El habitáculo de la cabina de control del enorme transbordador no es ni de lejos como cabría esperar. Sus dimensiones son demasiado minúsculas como para permitir algo de comodidad en el asiento ergonómico tapizado en cuero que ocupa la mayor parte de la sala. Logro sentarme después de arrastrarme como malamente puedo por el estrecho borde que hay libre. Intento adaptarme en el sillón a pesar de que mis rodillas chocan con el panel delantero, y me abrocho el cinturón siguiendo las instrucciones de seguridad que impartieron durante las semanas de formación intensiva.
Observo el cuadro de control. Está plagado de palancas, botones, lucecitas, pantallas e indicadores de todas las formas y colores imaginables. En las clases insistí en mi deseo de participar activamente en el despegue y dadas las excepcionales circunstancias del viaje se me concedió el capricho, aunque mi papel en el evento resulta ser de lo más decepcionante: el arranque manual de este armatoste consiste solo en pulsar un enorme botón rojo parpadeante en el momento que me indiquen para activar la ignición y salir despedidos hacia el espacio a velocidad bastante superior a la del sonido.

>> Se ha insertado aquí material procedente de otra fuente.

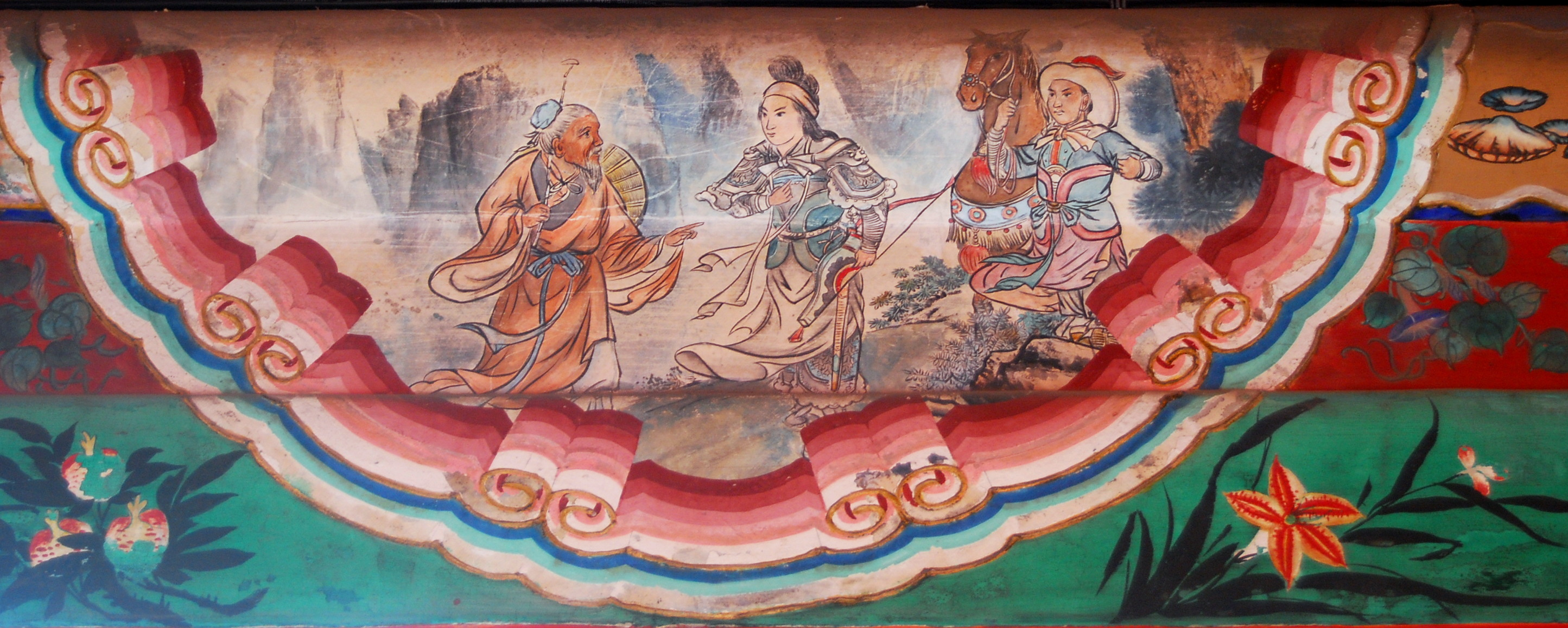 颐和园长廊上的彩绘：穆桂英寻访采药人
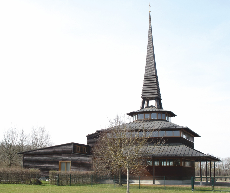 Evangelische Segenskirche in Aschheim (Oberbayern). Ansicht von Süden.
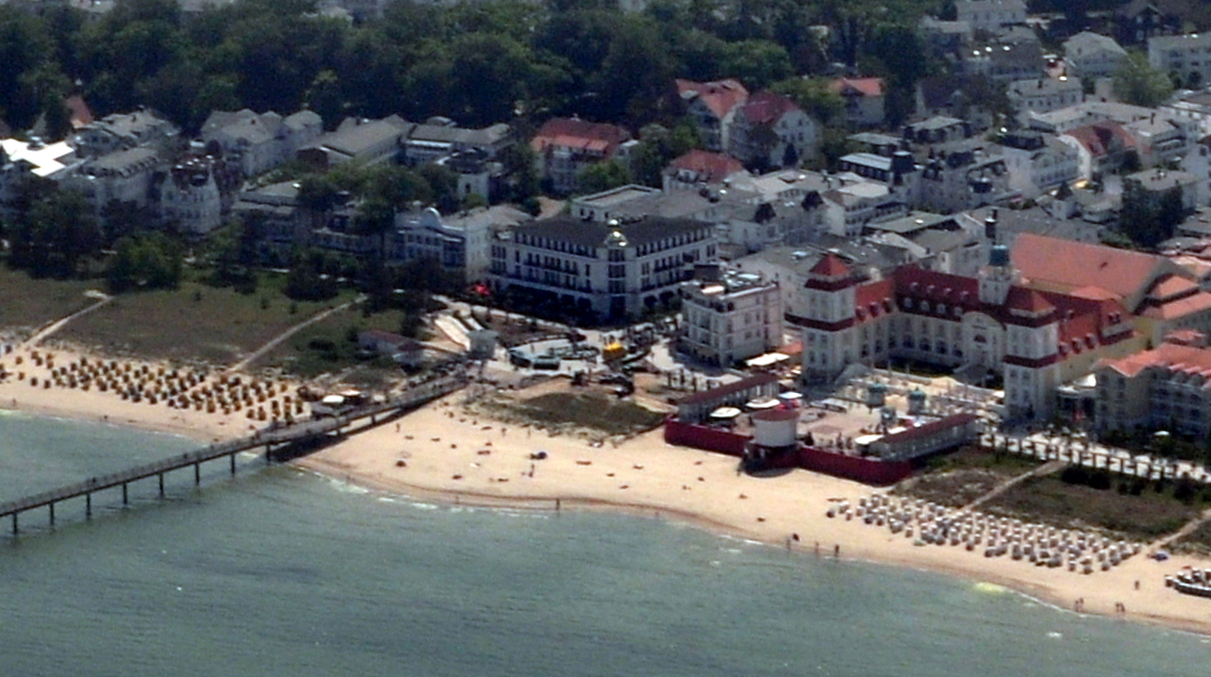 Die Bilder wurden von mir während eines einstündigen Rundflugs ab Flugplatz Güttin am 21. Mai 2011 aufgenommen. Die Bildbeschreibung steht im Dateinamen. Aufgenommen mit einer Nikon D5000 durch das Seitenfenster des Flugzeugs.

Los minutos de espera aquí sentado se hacen insoportables. El silencio es tal que me parece escuchar el sonido de los latidos de mi corazón como si este tuviese un amplificador incorporado, hasta que se paraliza cuando una voz masculina comienza a hablar alto y claro por los altavoces de la plataforma en que está erguida la nave:
«¡Atención! ¡Atención! Todo preparado para el despegue. Que todo el personal del recinto ocupe su puesto y no lo abandone hasta que tengamos completa seguridad de que todo ha salido según lo previsto. ¡Quisiera añadir en mí nombre, el nombre de este equipo y el resto de la población que aún continua viva para presenciar este hito, que deseamos la mayor de las bendiciones a la tripulación! ¡Depositamos el futuro y las esperanzas de la humanidad en ustedes!
Comienza la cuenta atrás:
Diez ...
Nueve...
Ocho...»
Según va avanzando la cuenta atrás me voy transformando en un amasijo de nervios. Es una sensación extraña el saber que estoy observando por última vez a través de los cristales la Tierra. Desde mi situación todo parece paralizado. Lo más probable es que a lo largo y ancho del globo, los rostros macilentos de quienes aún se aferran a la vida, estén paralizados frente a las pantallas de sus televisores o «smartphones» observando el despegue. La última esperanza de una especie animal técnicamente extinta por culpa de un «virus letal» fabricado en un laboratorio que fue liberado por accidente al estallar la aeronave que debía alejarlo para siempre del planeta. Una esperanza vana, pues la agónica muerte de cada uno de ellos es solo cuestión de tiempo. Resulta curioso el cómo cuando ve inevitable el final, la humanidad se encomienda a las inútiles bendiciones y rezos. ¿Se trata del miedo a lo desconocido? Solo una prueba más del egoísmo inherente a cada uno de nuestros actos; seña de identidad de la raza humana. La realidad es que no es el deseo de que la misión salga adelante lo que nos lleva a repartir bendiciones, sino el intentar reconfortar la propia angustia que nos pudre por dentro. Ilusorio instinto de supervivencia intentando aferrarse a una vida que se encuentra en estado terminal.
«Tres ...
Dos...
Uno...
¡Ignición!»
Es la señal. Pulso el botón y temblando con un enorme estruendo, la nave sale disparada hacia el infinito dejando tras de sí una cola de fuego y humo. Volando hacia un futuro incierto. Desconocido. Como siempre ha sido el único futuro posible.
«Tengo la sensación de que nuestra nueva vida va a ser realmente emocionante».